Top 6 Books by Lyudmila Ulitskaya From Russia
Lyudmila Ulitskaya is an internationally acclaimed Russian novelist and short-story writer. She is the first woman author to receive Russian Booker Prize.
Born to a Jewish family in Moscow, Lyudmila identifies herself as a Jew culturally and ethnically and as a Christian religiously. In the early 1990s, she joined the Hebrew Theatre of Moscow as a consultant and started her literary career by writing two movie scripts, The Liberty Sisters and A Woman for All.
Lyudmila was in the top five nominees for the Nobel Prize for Literature in 2020.
She wrote her first novel Sonechka in 1992 that received significant appreciation worldwide and was shortlisted for the Russian Booker Award in 1993. Lyudmila Ulitskaya’s books have been translated into many languages and her plays have been staged internationally, mainly in Russia, Germany, and Italy.
In 2006, she published her most renowned book Daniel Stein, Interpreter that addressed the tragedies of the Holocaust. According to her, it was an effort to create reconciliation between Judaism, Christianity, and Islam. She writes about colonialism, racism, and many of Lyudmila’s books promote the need for religious and racial tolerance, women’s role in the world, and the efforts for a collective society.
She received many awards for her contribution to literature including the prestigious Austrian State Prize for European Literature,Simone de Beauvoir Prize, and National Literary Award Big Book. France also honored Lyudmila with the Legion D’Honneur decoration.
Here are Lyudmila’s 6 best books that you must read.
1. Sonechka: A Novella and Stories
She opened up towards his arms, and yet another, final life began for Robert Victorovich.
Sonechkha is a masterpiece and the most celebrated novel by Lyudmila. Sonechka comprises a novella along with six short stories. All the stories in this book have strong female characters who despite all the suffering in their life, never give up.
Though all short stories have different lead female characters, they are all strong-willed, brave, and stubborn in nature. However, in Sonechka, the novella, the lead protagonist is Sonechka. She has survived a cruel world that only appreciates the physical beauty and features of a woman.

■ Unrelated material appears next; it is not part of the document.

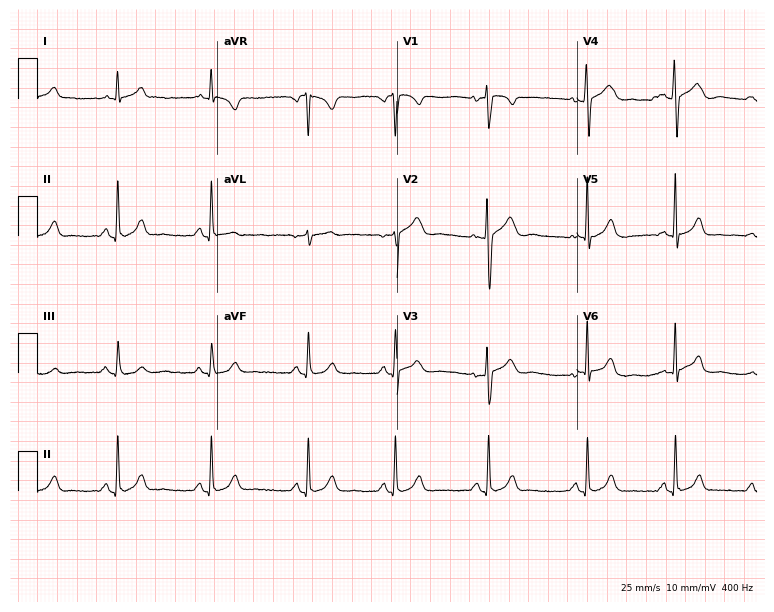
12-lead ECG from a 36-year-old woman (7.3-second recording at 400 Hz). Recorded interpretation: within normal limits.

Due to her unlikely personality and unattractive physical appearance, Sonechka lives with her parents while her physically charming siblings are happily married. To escape the harsh society, she finds solace in literature and creates an imaginary world around her. She befriends books and fictional characters to feel alive.
When she becomes used to all the hardships, struggles, and challenges of life, her fate takes a twist. Out of nowhere an aged Siberian artist finds her in the library and proposes to her. He was ready to accept her despite her unattractive appearance. Marrying him proves to be a disastrous decision of life, turning her once peaceful world upside down. Lyudmila has packed the novel with many suspenseful turns that will glue its readers to the novel till the final page.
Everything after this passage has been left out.